Мелисанда стиснула зубы.
Арман. Морафия. Де Бюр. Нет, Армана первым. Такие люди, как он, не должны жить. Но сперва надо выжить самой.
И не выдать Гуго.
– …а когда дошло до чревозаполнительных трубок, глаза у бедняжечки стали вылазить наружу. Тут я беру ложку…
Послышался сдавленный хрип: это затошнило одного из солдат. Второй с ненавистью скосился на палача.
– Вот упырина… – Он открыл дверь и ободряюще шепнул: – Пожалте, Ваше Высочество. Не держите зла. И да хранит вас Господь.
Хирургия Средневековья в основном сводилась к работе пилой и долотом. Дезинфекция, антисептика – от этих слов попахивало чернокнижием. Хирурги счищали ржавчину с инструмента точильным камнем, о прочем же не заботились.
Арман вымачивал свои лезвия и тисочки в бычьей моче, смешанной с киприйским вином. По стерильности его инструменты могли дать сто очков форы содержимому любого лекарского мешка.
Когда принцесса увидела коллекцию Незабудки, силы едва не покинули ее. Прихотливо изогнутые клиночки в форме листьев. Дробилки для пальцев, запястий и носовых хрящей. Сверла зубные, носовые, ушные.
Угли в жаровнях переливались рубиновым сиянием. Дыба черного дерева лоснилась от масла. Угол занимал огромный сундук с палаческим снаряжением, а рядом на табурете сидела нахохлившаяся Морафия.
– Здравствуй, дочь моя. Как спалось тебе?
– Благодарю, Ваше Величество.
– Не передумала еще? Учти, хахаля твоего и так сыщем. Никуда не денется. А вот ты… Ты станешь очень печальной девой.
– Ножки можно укоротить, сударыня, – услужливо подсказал палач. – Особенно левую. Для пикантности.
– Да. Вырезать нос. Снять губы, обнажив десны. Уши, щеки, веки… Арман – мастер своего дела, девочка моя. Он может превратить тебя в ночной кошмар. Подумай! – Королева подошла к девушке. – Твой любовник, кто бы он ни был, в ужасе бежит от тебя. Я знаю мужчин.
Она провела кончиками пальцев по груди Мелисанды.
– Острые соски, нежная шейка, – пальцы коснулись подбородка девушки, – прекрасное личико. Вот что их манит. И когда ты лишишься всего этого – подумай! – чем привлечешь своего милого?
Королева придвинулась. В ее глазах плясали оранжевые точки факелов.

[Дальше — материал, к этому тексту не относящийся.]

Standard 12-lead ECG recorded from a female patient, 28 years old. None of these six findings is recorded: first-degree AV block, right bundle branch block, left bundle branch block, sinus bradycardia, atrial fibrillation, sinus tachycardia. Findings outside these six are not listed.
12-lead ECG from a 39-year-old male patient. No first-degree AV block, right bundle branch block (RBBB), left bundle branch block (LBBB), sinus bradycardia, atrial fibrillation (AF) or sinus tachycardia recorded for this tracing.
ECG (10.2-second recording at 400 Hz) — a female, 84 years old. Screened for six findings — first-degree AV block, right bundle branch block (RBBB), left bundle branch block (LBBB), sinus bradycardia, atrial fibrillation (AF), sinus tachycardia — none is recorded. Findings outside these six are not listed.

– Скажи его имя, дочка. Обещаю, он умрет быстро и почти безболезненно.
Девушка помотала головой. Горло перехватило. Мелисанда боялась, что, если скажет хоть что-то, страх превратит слова в беспомощный писк.

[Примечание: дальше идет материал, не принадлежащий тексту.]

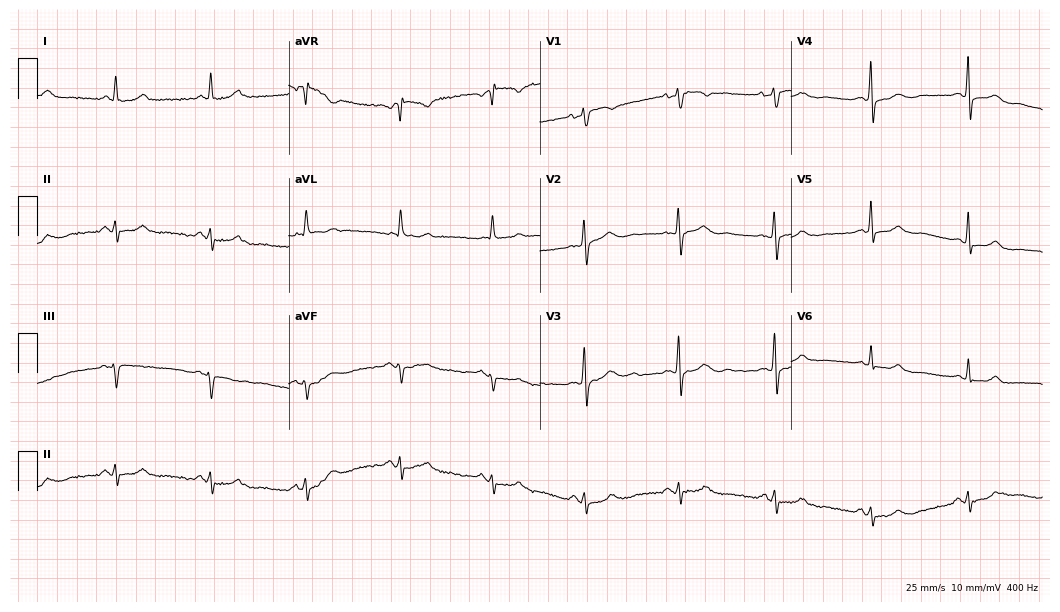
ECG — a female, 63 years old. Labelled as a normal ECG.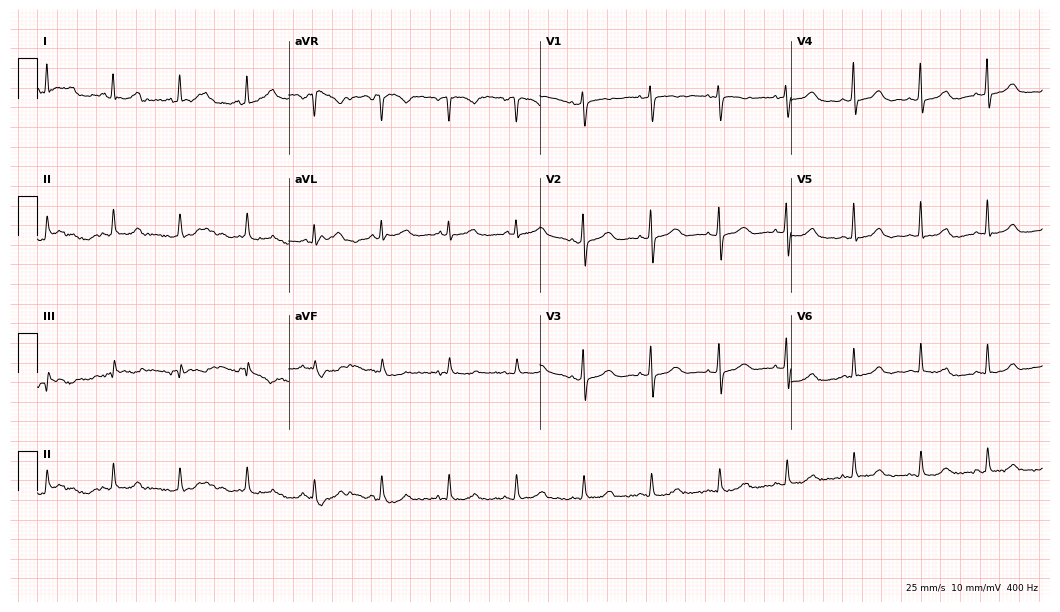
12-lead ECG from a female, 74 years old. Screened for six findings — first-degree AV block, right bundle branch block, left bundle branch block, sinus bradycardia, atrial fibrillation, sinus tachycardia — none is recorded. Only these six findings were labelled.

– Жаль. Я хотела спасти тебя. Приступай же, Арман.
Палач засуетился, радостно потер ладони: Сейчас, сейчас! Добренький Арман уже готов. С чего начать? Жаровенку? Сверлочки?
– Помягче что-нибудь. Дадим девочке шанс. Девочке… тьфу! Дыбу или костеломку готовь.

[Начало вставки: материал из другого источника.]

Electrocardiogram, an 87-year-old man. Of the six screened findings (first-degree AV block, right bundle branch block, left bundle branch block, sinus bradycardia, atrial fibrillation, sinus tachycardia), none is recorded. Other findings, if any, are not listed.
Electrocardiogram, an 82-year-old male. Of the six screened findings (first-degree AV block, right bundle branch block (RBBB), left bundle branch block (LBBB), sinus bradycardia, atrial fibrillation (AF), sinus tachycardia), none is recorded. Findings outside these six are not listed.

Мелисанде стало дурно. Незабудка запрыгал вокруг нее жирным воробышком:
– Вы платьюшко-то снимите, деточка. Делишки нам предстоят грязненькие. Кровушка, мяско. Еще обделаетесь невзначай. А платьюшко, – он пощупал ткань, – дорогое. Большие безантики за него плочены.
– Не беспокойся, Арман. Делай свое дело. Если платье мешает, то сними.
– Не мешает, не мешает, Ваше Величество. Дорогому Арманчику ничто не мешает.
Словно во сне девушка прошла к дыбе. Морафия смотрела на дочь с легким сожалением:
– Может, одумаешься, мерзавочка? Последний раз предлагаю. Потом не буду.
Плюнуть в мучительницу у Мелисанды тоже не вышло. В горле пересохло от страха.
«Ой, мамочки! – билось в висках. – Да что же это? Да ведь это меня… со мной…»
– На скамеечку… на скамеечку, пожалте, сударыня… Не оступитесь, здесь кровосточек… Ручечки за спиночку… Сейчас петелечку накину принцессочке… ох незадачечка!
Палач с недовольством на лице рассматривал веревку:
– Вот горюшко… Не королевская веревочка… нет, не королевская! – Он обернулся к Морафии: – Не извольте беспокоиться, Ваше Величество. Да только всё должно быть по правилочкам. И веревочку мы сменим. Да…
С тупой обреченностью Мелисанда смотрела, как палач снимает с дыбы «простецкую» веревку. От сухого чада жаровен першило в горле. Арман, непрерывно извиняясь, влез на скамейку рядом с принцессой. Потный, мешковатый – он выглядел мальчишкой. Вот он привстал на носочки и принялся распутывать узел:
– А в сундучке у меня новая веревочка. Простите, Ваше Высочество… Извините… еще разик побеспокою… вот так…
Из носа палача выглядывали белые волоски. Работая, он от усердия высовывал язык. И пахло от него чем-то сладким, радостным – фруктовой сдобой или фисташковой халвой.
– Вот… вот, сейчас… В сундучке…
Арман спорхнул со скамейки и засеменил к своему сундуку.
Интересно, как выглядит «королевская» веревка? Она в блестках? В золоте, изумрудах? Живыми цветами расшита?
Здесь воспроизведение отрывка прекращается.